Fast ferry builder Incat Tasmania has pointed out that Incat-designed and built vessels have now held the Hales Trophy, which recognises the fastest commercial passenger ship Transatlantic crossing, for 30 years.

A ship built in Hobart by Incat Tasmania, the 74m Hoverspeed Great Britain, left New York on her Transatlantic Challenge voyage 30 years ago, arriving in at Bishop Rock on England’s south coast on 23rd June 1990. The crossing was achieved in 3 days, 7 hr and 54 min.

The previous record was held for 38 years, by the USS United States, in 1952. Two other Incat built ships have since shaved time off the 1990 Transatlantic record, 91m Catalonia (Incat 047) in June 1998, and Catlink V (Incat hull 049) another Incat 91m vessel, in July 1998. The 2 day, 20 hr and 9 min record set by the Danish Catlink V is still held today.
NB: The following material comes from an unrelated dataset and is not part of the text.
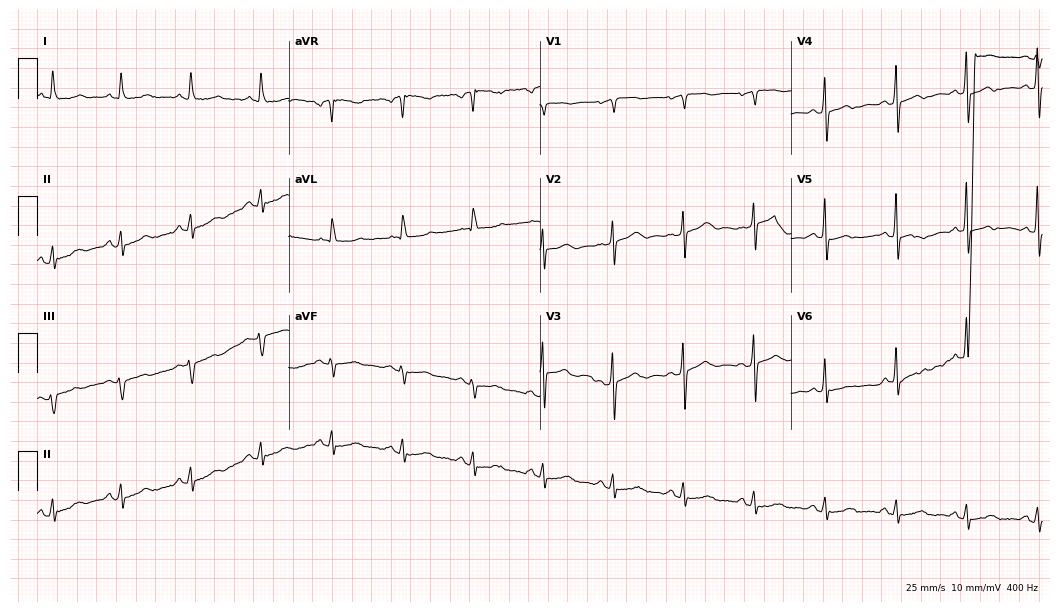
Resting 12-lead electrocardiogram. Patient: a female, 69 years old. None of these six findings is recorded: first-degree AV block, right bundle branch block, left bundle branch block, sinus bradycardia, atrial fibrillation, sinus tachycardia. Only these six findings were labelled.

It is the first time in the history of Transatlantic records (dating back to the 1860s) that three ships to win the trophy in succession had been built by the same shipyard.

Although the records commenced in the 1860s, the Hales Trophy was created and first awarded in 1935. The original 1m high gilded Hales Trophy is on display in Denmark, however a full replica made in 1990 is on display at Incat Tasmania’s shipyard in Hobart.
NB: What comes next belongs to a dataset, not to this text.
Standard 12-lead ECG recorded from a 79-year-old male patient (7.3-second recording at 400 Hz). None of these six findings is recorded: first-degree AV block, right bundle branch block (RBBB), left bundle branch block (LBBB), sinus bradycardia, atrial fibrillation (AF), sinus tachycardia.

Incat says that the Hales Trophy is awarded to "The Ship which shall for the time being, have crossed the Atlantic Ocean at the highest average speed". So it is not simply a matter of reaching the highest speed momentarily, the right to fly the Blue Riband is a test of endurance as well as speed, and the voyage must be without re-fuelling. High speed needs to be maintained over the entire crossing, although a ship will naturally be travelling slower at the beginning with a full fuel load and become faster toward the end of the journey as the heavy load is expended.

The record-breaking Incat ships were fast due to lightweight aluminium construction utilising wavepiercing technology with the advantages of low-buoyancy, long and slender hulls in catamaran form. While a long narrow hull will slice through waves rather than ride over them, in large sea conditions they tend to deck dive. The Incat wavepiercer lessens this by including a centre bow, normally clear of the water, which increases buoyancy during these events thus preventing serious nose-diving at high speed or in high seas.

Catlink V is still in service. Bearing the name FjordCat the ship is operated between Denmark and Norway by ferry company Fjordline. Hoverspeed Great Britain is now owned by Greek ferry company SeaJets (see image) bearing the livery Seaspeed Jet. The former Catalonia, now SuperExpress is also operating in Greece.